Je vais vous dire quelque chose qui risque de vous surprendre. Les pilotes savent que vous avez peur. Ils le voient dès que vous montez à bord. La mâchoire crispée. Les jointures blanchies qui agrippent la poignée de votre bagage à main. Le regard qui scrute la cabine à la recherche des issues de secours.
Les pilotes s'en rendent compte, et la plupart d'entre eux s'en soucient plus que vous ne le pensez. Mais ils se trouvent de l'autre côté d'une porte fermée, et ils ne peuvent pas vous dire ce qui pourrait réellement vous aider. Je vais donc le faire à leur place.
Ce que les pilotes pensent réellement des turbulences
C'est ce que l'on se dit quand l'avion commence à trembler : on est dans le pétrin.
Et voici ce qu'en pense le pilote : des turbulences. Il faudra peut-être ajuster l'altitude.
C'est tout. Voilà tout le raisonnement. Il n'y a pas d'alerte. Il n'y a pas de tension. Il s'agit simplement d'une évaluation professionnelle d'une situation atmosphérique courante. Vous, à l'arrière, avez l'impression de vivre une crise. La personne aux commandes de l'avion ne rencontre qu'un léger désagrément.
L'entraînement que l'on ne voit pas
Les pilotes de ligne suivent plusieurs années de formation avant de pouvoir prendre les commandes d'un avion. Ils s'entraînent sur des simulateurs à mouvement intégral qui reproduisent toutes les situations d'urgence imaginables, des pannes moteur aux pannes totales du système électrique.
Ils s'entraînent sans relâche à ces scénarios jusqu'à ce que leurs réactions deviennent automatiques. Tous les six mois, chaque pilote de ligne retourne au simulateur pour suivre une formation de maintien des compétences et passer des tests. S'ils échouent, ils ne peuvent pas voler tant qu'ils n'ont pas réussi. Aucune autre profession au monde ne fait l'objet d'une vérification aussi rigoureuse et continue des compétences.

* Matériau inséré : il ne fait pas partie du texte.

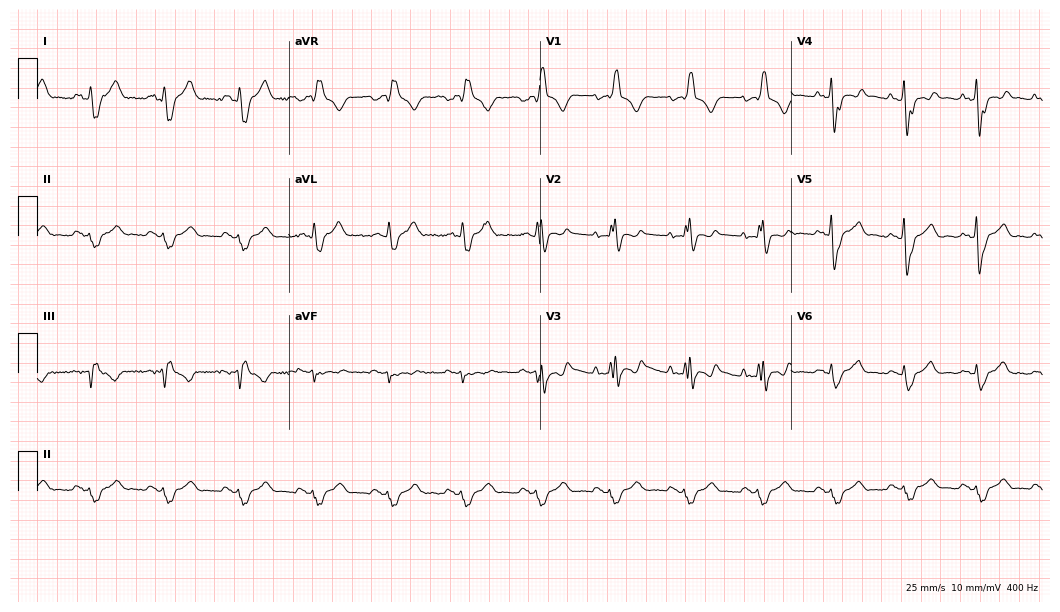
Electrocardiogram, a male patient, 54 years old. Interpretation includes right bundle branch block.

Les systèmes qui sous-tendent les systèmes
Les avions commerciaux modernes sont conçus selon un principe appelé « redondance ». Chaque système critique dispose d'un système de secours. Et de nombreux systèmes de secours ont eux-mêmes leurs propres systèmes de secours.
L'avion est équipé de plusieurs moteurs. Il peut très bien voler avec un seul. Il dispose de plusieurs systèmes hydrauliques, de plusieurs générateurs électriques, de plusieurs ordinateurs de bord, de plusieurs systèmes de navigation et de plusieurs systèmes de communication.
La philosophie de conception repose sur le principe qu'aucune défaillance isolée ne doit avoir de conséquences catastrophiques. Et qu'aucune combinaison de deux défaillances ne doit non plus avoir de conséquences catastrophiques.
Ce que les pilotes aimeraient que vous sachiez
Les bruits que vous entendez sont tout à fait normaux. C'est le train d'atterrissage qui se rentre. Ce sont les volets qui bougent. Ce sont les moteurs qui modifient leur puissance. Ce sont les bruits d'une machine qui fait exactement ce pour quoi elle a été conçue.
Les sensations que vous ressentez sont normales. L'inclinaison latérale dans les virages. Les variations d'assiette lors de la montée et de la descente. Les légères vibrations pendant certaines phases du vol.
Les pilotes sont aussi des passagers. Ils ont une famille. Ils ont des enfants. Ils prennent l'avion pendant leurs jours de congé. Si voler était dangereux, ceux qui s'y connaissent le mieux ne le feraient pas de leur plein gré avec leur propre famille.
Le fossé entre le sentiment et la réalité
Tout ce que je viens de vous dire est tout à fait vrai. Et la prochaine fois que vous monterez dans un avion, tout cela n'aura peut-être plus aucune importance. Car la peur ne réside pas dans le cerveau rationnel. Elle réside dans le corps.
C'est pourquoi les connaissances seules ne suffisent pas. Il faut également agir sur la réaction physique. Le système nerveux peut être réajusté. Le schéma de perception de la menace peut être mis à jour. Le corps peut apprendre à se trouver dans un avion sans interpréter chaque sensation comme un danger.